Chemical Identity and Structure
Chemical Name: 2,6-Difluorobenzyl bromide
CAS Number: 85118-00-9
Molecular Formula: C₇H₅BrF₂
Molecular Weight: 223.01 g/mol
IUPAC Name: (2,6-Difluorophenyl)methyl bromide
Structurally, the compound consists of a benzene ring substituted with two fluorine atoms at the ortho positions (positions 2 and 6) and a bromomethyl (-CH₂Br) group attached to the ring. This arrangement combines the electronic effects of fluorine atoms with the reactivity of a benzylic bromide, making it particularly useful in nucleophilic ...
... substitution reactions and as an intermediate in organic synthesis.
Physical and Chemical Properties
2,6-Difluorobenzyl bromide is typically a colorless to pale yellow liquid, depending on purity and storage conditions. Like many halogenated organic compounds, it possesses a sharp, characteristic odor and is sensitive to moisture and prolonged exposure to light.
Some of its general properties include:
Boiling Point: Approximately 195–200°C

Melting Point: Below room temperature (liquid at ambient conditions)

Density: Around 1.65 g/cm³

Refractive Index: Approximately 1.530–1.540

Solubility: Insoluble in water; soluble in common organic solvents such as dichloromethane, chloroform, and ether.

These properties reflect its relatively high molecular weight and the presence of halogens, which increase its density and refractive index compared to non-halogenated analogs.
Synthesis and Preparation
2,6-Difluorobenzyl bromide can be synthesized through several established methods. One common route involves the bromination of 2,6-difluorotoluene using bromine or N-bromosuccinimide (NBS) in the presence of a radical initiator such as benzoyl peroxide or azobisisobutyronitrile (AIBN). The reaction proceeds via a free-radical substitution mechanism, selectively targeting the benzylic hydrogen atom.
The general reaction can be represented as:
C₆H₃F₂CH₃ + Br₂ → C₆H₃F₂CH₂Br + HBr
Careful control of reaction conditions, such as temperature and light exposure, is crucial to ensure selectivity and to prevent over-bromination or degradation of the product.
Chemical Reactivity
As a benzyl bromide derivative, 2,6-Difluorobenzyl bromide exhibits significant electrophilic reactivity at the benzylic carbon. The carbon–bromine bond is polarized, allowing the bromine atom to act as a leaving group during substitution reactions.
Key reaction types include:
Nucleophilic Substitution (SN1/SN2):
It readily reacts with nucleophiles such as amines, thiols, or alkoxides to form corresponding benzyl derivatives like ethers, thioethers, or amines.
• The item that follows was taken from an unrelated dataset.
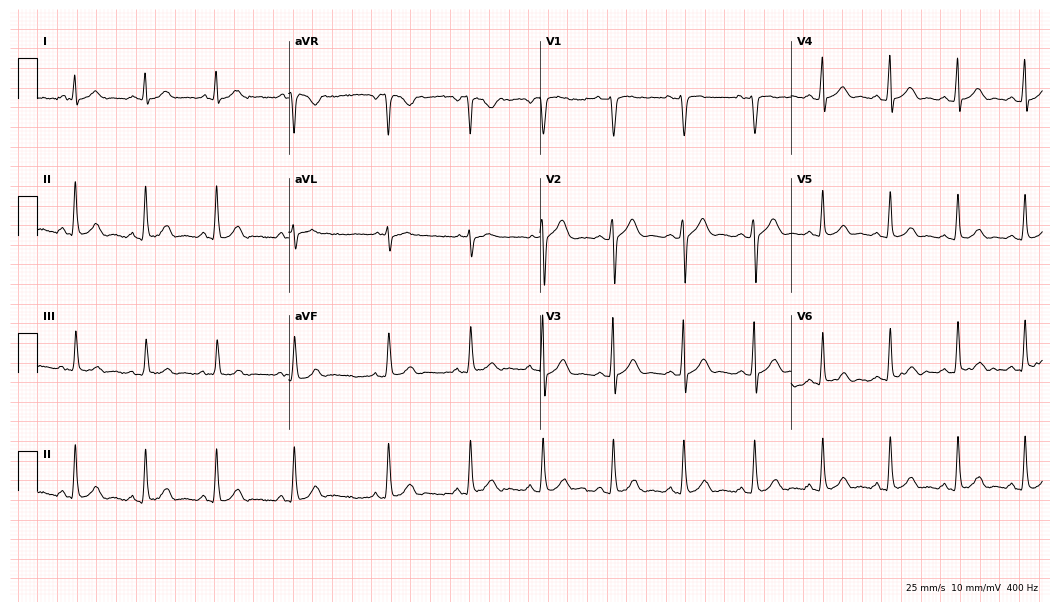
Resting 12-lead electrocardiogram. Patient: a 22-year-old male. None of these six findings is recorded: first-degree AV block, right bundle branch block (RBBB), left bundle branch block (LBBB), sinus bradycardia, atrial fibrillation (AF), sinus tachycardia. Findings outside these six are not listed.

Grignard and Organolithium Reactions:
It can serve as a precursor for the generation of benzylmagnesium or benzyllithium intermediates, which are useful in carbon–carbon bond-forming reactions.

Cross-Coupling Reactions:
In modern synthetic chemistry, it may also be employed in transition-metal-catalyzed coupling reactions for constructing more complex aromatic or heteroaromatic compounds.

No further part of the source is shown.